Netflix Pedro Paramo is notable for several reasons. It is the first major adaptation of Juan Rulfo’s classic 1955 novel – a seminal masterpiece of Mexican literature that is widely considered to be the main influence on the development of magical realism – since Carlos Velo’s 1967 adaptation, which starred PsychopathIt’s John Gavin. The new film is also the directorial debut of cinematographer Rodrigo Prieto, who has shot several well-known projects including Barbie, Brokeback Mountain, The Wolf of Wall Street, Amores Perrosand Broken Hugs.
Written by Mateo Gil, the new Pedro Paramo and a reasonably faithful adaptation of the original novelaccompanying Juan Preciado (Tenoch Huerta) on his visit to the abandoned city of Comala following the death of his mother, who sent him to find his father Pedro Páramo (Lincoln’s lawyer star Manuel Garcia-Rulfo). There, Preciado encounters spirits who tell him the story of the city’s past, and also how his destiny was closely linked to the life of his capricious father, whom he never met.
Pedro Páramo is an underwhelming adaptation
The film fails to capture the essence of Juan Rulfo’s novel
Although Prieto and Gil know how to approach iconic material with caution, they perhaps used an overabundance of cautionresulting in work that does not take enough risks. The Spanish-language film dutifully repeats the novel’s narrative without capturing the spirit in which it is delivered. In Rulfo’s work, the way the story is told is much more important than the incidents it contains, and although it would be tremendously difficult to translate the author’s haunting, ethereal, dreamlike prose into a visual language, Prieto seems not to have bothered. , in neither aspect. of his dual capacities as director and director of photography.
In the novel, the past and present pass by each other effortlessly, as if they were separated only by the thinnest of membranes. Although the film captures this feeling in a few individual shots, for the most part, the flashback sequences are very clearly delineatedwith bolder colors keeping these stories visually separate from present-day Comala and its abandoned, sun-bleached buildings. With the two timelines kept so carefully separate, the result is a plodding melodrama in period costume that’s sometimes interrupted by a bland supernatural tale filled with cheesy, haunted house music.
Pedro Paramo It’s a misstep in a romance that can’t sustain itself for so long…
This is a magical realism film that faithfully captures the realism but abandons the magic at every possible opportunity. By highlighting the former, he fails to give the intentionally exaggerated human drama a pulse that makes it compelling. This failure also makes the two-hour-plus runtime feel particularly crushing. With 124 pages, Pedro Paramo it’s a misstep of a novel that can’t sustain itself for so long, especially when its content is so fundamentally misunderstood.
Pedro Páramo’s film production still shines in parts
The film has a competent cast and crew, despite lacking in other areas
Despite its flaws, the Netflix film was still crafted by a talented group of artists and shines at certain points. For example, The entire cast skillfully handles their rolesthough the film only comes to life when Ilse Salas arrives, bringing a caged-animal ferocity to her role as one of Pedro’s many doomed lovers.
Prieto also manages to create beautiful images in the flashback sequences. While he doesn’t draw on his cinematic experience often enough to move the story forward visually, It is impossible to deny the power of certain images, like Pedro sitting at the head of an empty table, water rushing through an irrigation ditch toward a fallen comrade, or the occasional sparks of otherworldly strangeness that haunt Preciado’s journey.
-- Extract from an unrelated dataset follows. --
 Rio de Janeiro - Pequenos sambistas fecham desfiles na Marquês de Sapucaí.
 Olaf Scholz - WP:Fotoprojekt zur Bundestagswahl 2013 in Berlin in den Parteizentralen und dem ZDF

Strangely, the sound design of Pedro Paramo it’s even better than the cinematography, using hushed whispers, stamping feet, and many other aspects of Comala’s soundscape to disturb and overwhelm. These solid elements keep the film from being a slog, but for the most part, is an adaptation that fails to defend its own existence when simply sitting down to read or reread the novel would categorically be a much more pleasurable experience.
Pedro Paramo It’s now on Netflix. The film is 130 minutes long and is rated R for sexual content, graphic nudity and some violence.
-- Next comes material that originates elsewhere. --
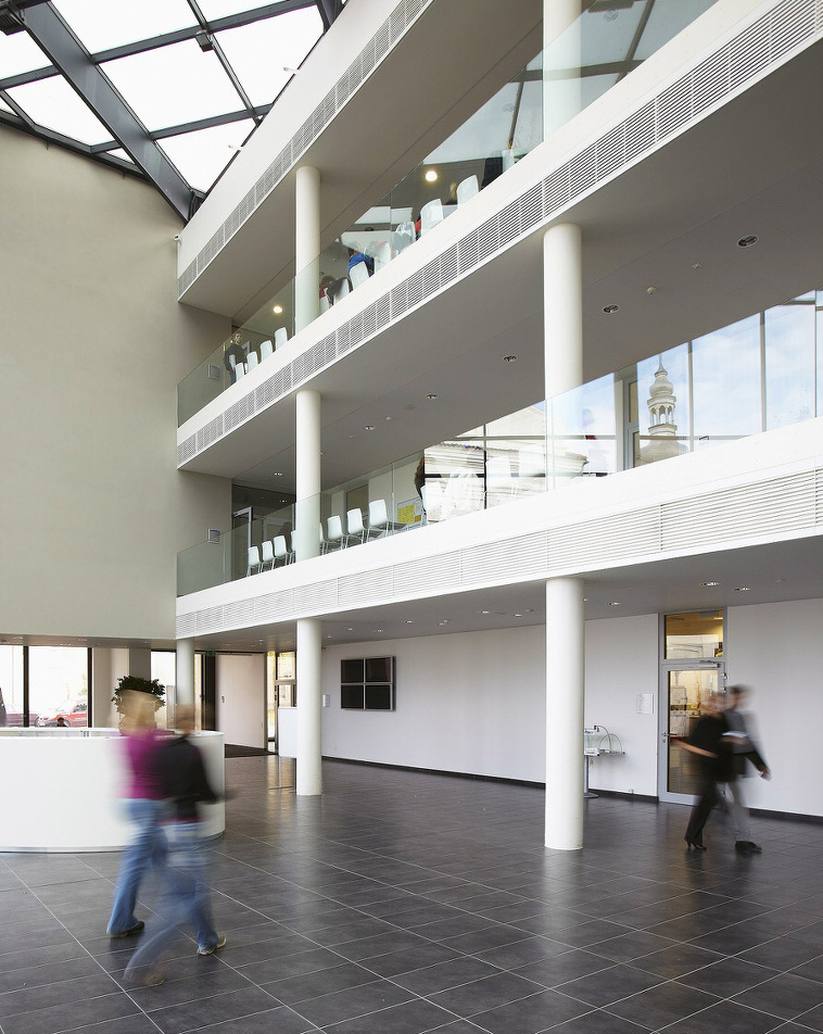 Vestibul ŠAVŠ

Pedro Páramo, directed by Rodrigo Prieto, follows Juan Preciado as he fulfills his mother’s last wish to meet his father in the city of Comala. Upon arrival, he discovers that Comala is inhabited by spectral characters, revealing its ghostly nature.
- The cast is competent, with special emphasis on Ilse Salas.
- There are several scenes where cinematography and sound design create memorable moments.
- It fails to capture the haunting beauty of the original novel.
- The run time is too long for the amount of story it contains.